• _Records provided_
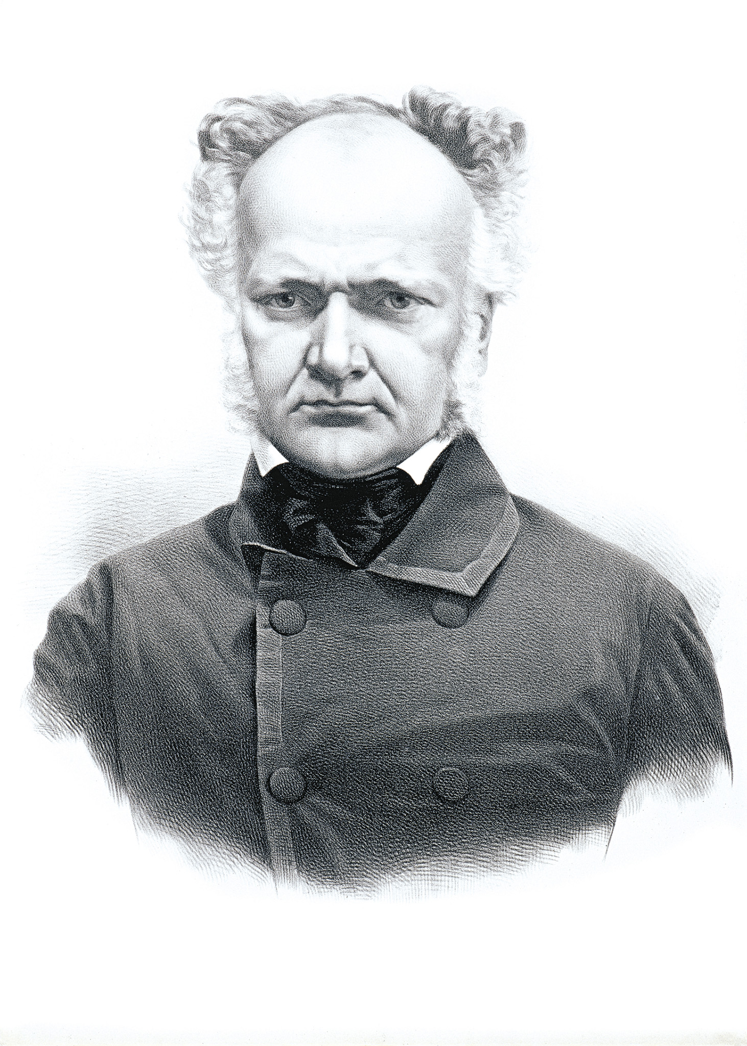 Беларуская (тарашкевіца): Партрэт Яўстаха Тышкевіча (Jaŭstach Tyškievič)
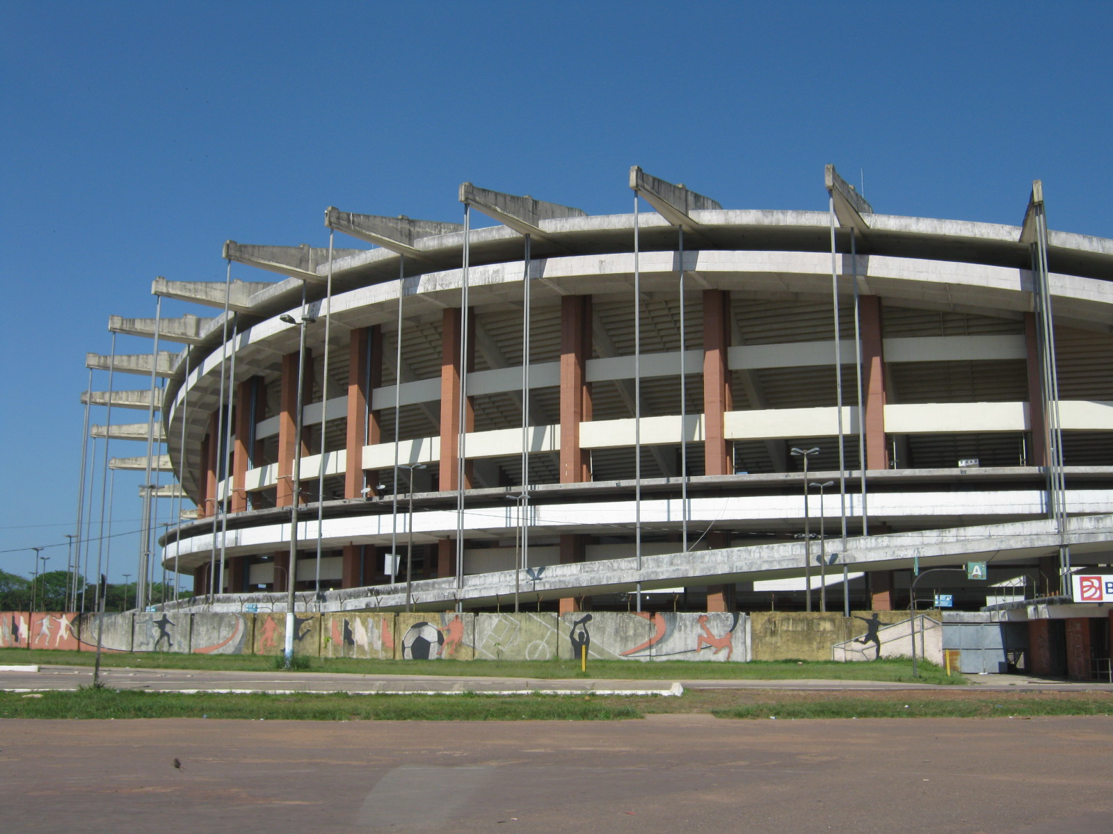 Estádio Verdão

--

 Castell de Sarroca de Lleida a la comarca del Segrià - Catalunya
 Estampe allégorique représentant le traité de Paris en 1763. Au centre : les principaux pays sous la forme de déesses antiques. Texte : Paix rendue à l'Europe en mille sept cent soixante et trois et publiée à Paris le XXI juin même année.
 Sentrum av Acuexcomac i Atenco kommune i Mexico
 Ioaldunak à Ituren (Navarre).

• _Assigned task_
From the data above, reproduce word for word the lines running from the line with "Sentrum av Acuexcomac" to the line with "Ioaldunak à Ituren (Navarre).", ends included.

• _Answer box_
 Sentrum av Acuexcomac i Atenco kommune i Mexico
 Ioaldunak à Ituren (Navarre).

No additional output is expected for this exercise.